The Fragility of Early Pregnancy and Personal Motivation
A significant driving force behind this research is the high rate of early pregnancy failures. Approximately 60% of all pregnancies end within the first two weeks of life, often before a woman even realizes she is pregnant [00:18:27]. This highlights the extreme fragility of the beginning of human existence [00:18:42].
Professor Żernicka-Goetz’s personal experience with her own pregnancy significantly shifted her research focus [00:22:06]. During her second pregnancy, a prenatal test revealed abnormal cells in her son’s embryo, with as many as 25% of cells showing an abnormal set of chromosomes [00:19:43]. It later turned out these abnormalities were confined to the placenta [00:21:26]. This experience made her realize the importance of understanding why so many human pregnancies fail [00:20:07].
Embryo Self-Correction and Asymmetry
Her research using mouse embryos revealed that if chromosomal changes occur in the embryo, these abnormal cells can be eliminated at a very early stage, especially from the part that forms the baby’s body [00:22:36]. Cells with abnormalities may, however, be tolerated in the placenta [00:22:57]. This demonstrates the “extraordinary strength and plasticity” of embryos to save themselves when things go wrong [00:23:01]. This mechanism is, in a sense, the opposite of cancer, where abnormal cells take over [00:36:46]. Understanding this could lead to treatments for infertility [00:36:59].
Further surprising discoveries include the finding that most of the human body originates from just one of the two cells at the initial two-cell stage after fertilization [00:49:07]. The other cell primarily contributes to the placenta. The reasons for this early asymmetry are not yet understood but highlight a “subtle unevenness” at the very start of life [00:49:40].
Ethical Considerations and the 14-Day Rule
The 14-day rule is an established ethical and experimental boundary in human embryo research [00:11:09] [00:14:31]. This rule was established many years ago, and while it may seem arbitrary, it has historical and ethical premises [00:12:29]. It marks the time when the embryo begins gastrulation, a “magical moment” where the body’s axis forms and cells arrange into future body structures [00:14:35]. At 14 days, the embryo is still microscopic, like a bean [00:14:59]. Importantly, models created from stem cells cannot develop into a full human organism and are designed solely for laboratory testing [00:09:45] [00:10:22]. Conducting experiments inconsistent with ethical standards, such as implanting a model, is strictly prohibited [00:10:15].
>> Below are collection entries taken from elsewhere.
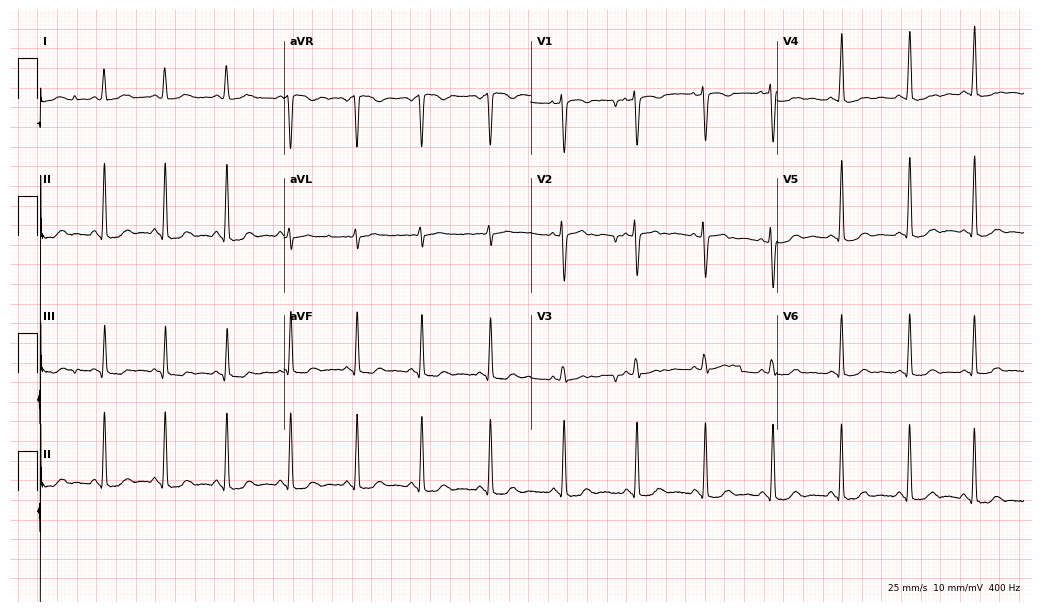
ECG (10.1-second recording at 400 Hz) — a 19-year-old female. Screened for six findings — first-degree AV block, right bundle branch block, left bundle branch block, sinus bradycardia, atrial fibrillation, sinus tachycardia — none is recorded. Only these six findings were labelled.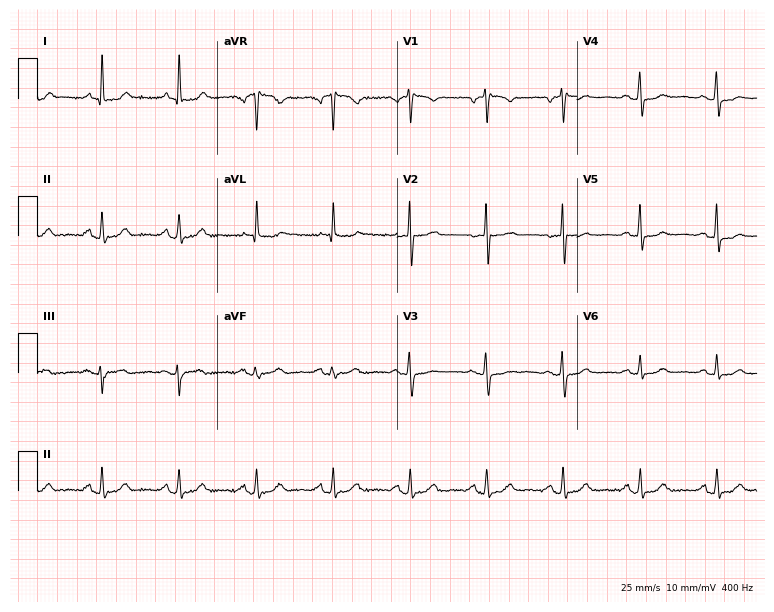
Standard 12-lead ECG recorded from a 65-year-old female. Read as a normal ECG.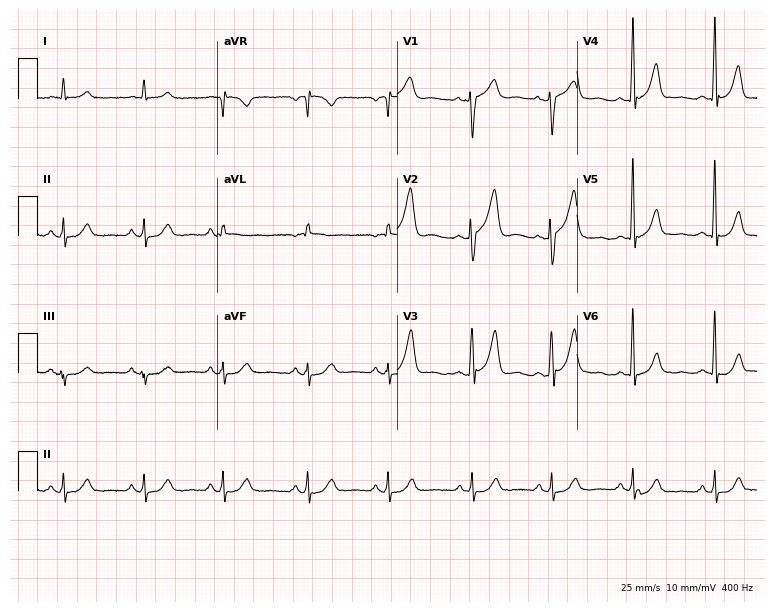
12-lead ECG from a male patient, 67 years old. Screened for six findings — first-degree AV block, right bundle branch block, left bundle branch block, sinus bradycardia, atrial fibrillation, sinus tachycardia — none is recorded.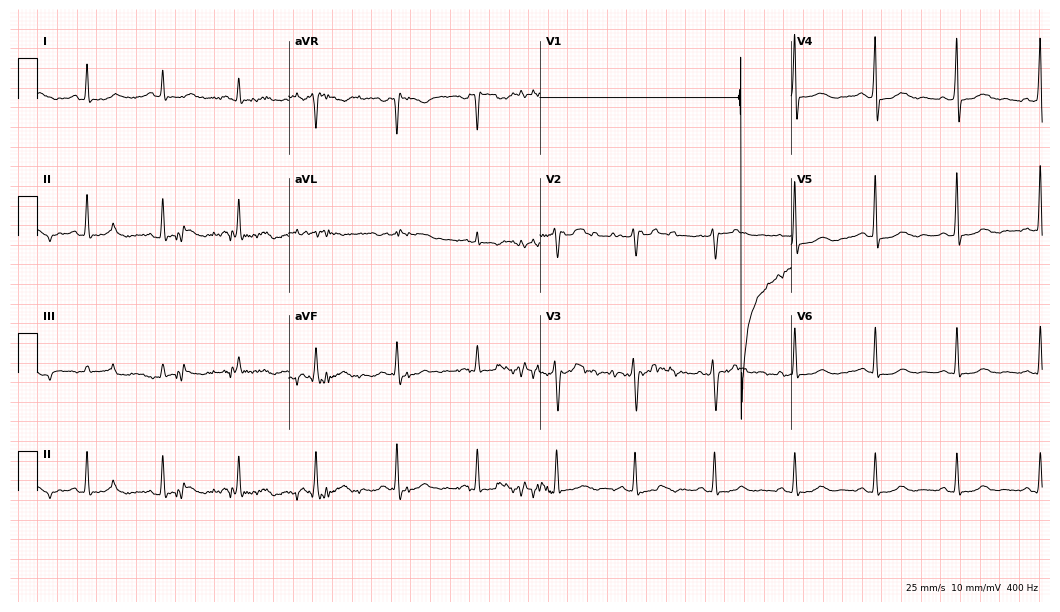
Electrocardiogram (10.2-second recording at 400 Hz), a female patient, 64 years old. Of the six screened findings (first-degree AV block, right bundle branch block, left bundle branch block, sinus bradycardia, atrial fibrillation, sinus tachycardia), none is recorded. Other findings, if any, are not listed.

Despite groundbreaking scientific achievements, human embryo research and development often faces public misunderstanding and controversy [00:41:04]. Researchers emphasize that their goal is to protect life and understand fundamental biological mechanisms, not to create humans in test tubes [00:41:32] [00:45:54]. Ethical limits, such as the 14-day rule, are strictly respected to ensure research integrity and public trust [00:46:08]. Manipulation for purposes inconsistent with knowledge and ethics, like creating hybrid organisms for development outside the lab, is strictly prohibited [00:46:33].
Defining Life and Future Impact
The question of “what is life” is profound. For Żernicka-Goetz, embryos represent life dynamic, evolving, and on its unique journey [00:25:26]. When asked what makes us human, she suggests that what is called the “soul” might emerge when the nervous system begins to form and the ability to feel, react, and communicate appears [00:26:07]. The embryos studied are at an earlier stage, without a nervous system, preparing the ground for its later formation [00:26:20]. This perspective informs her book, “The Dance of Life: How Do We Become Human?” [00:26:57].
The ultimate goal of this research is to answer fundamental questions about our existence and contribute to protecting pregnancies that currently fail for unknown reasons [00:23:21]. The ability to study the critical early stage of human development has opened entirely new possibilities for understanding the beginning of life [00:24:50].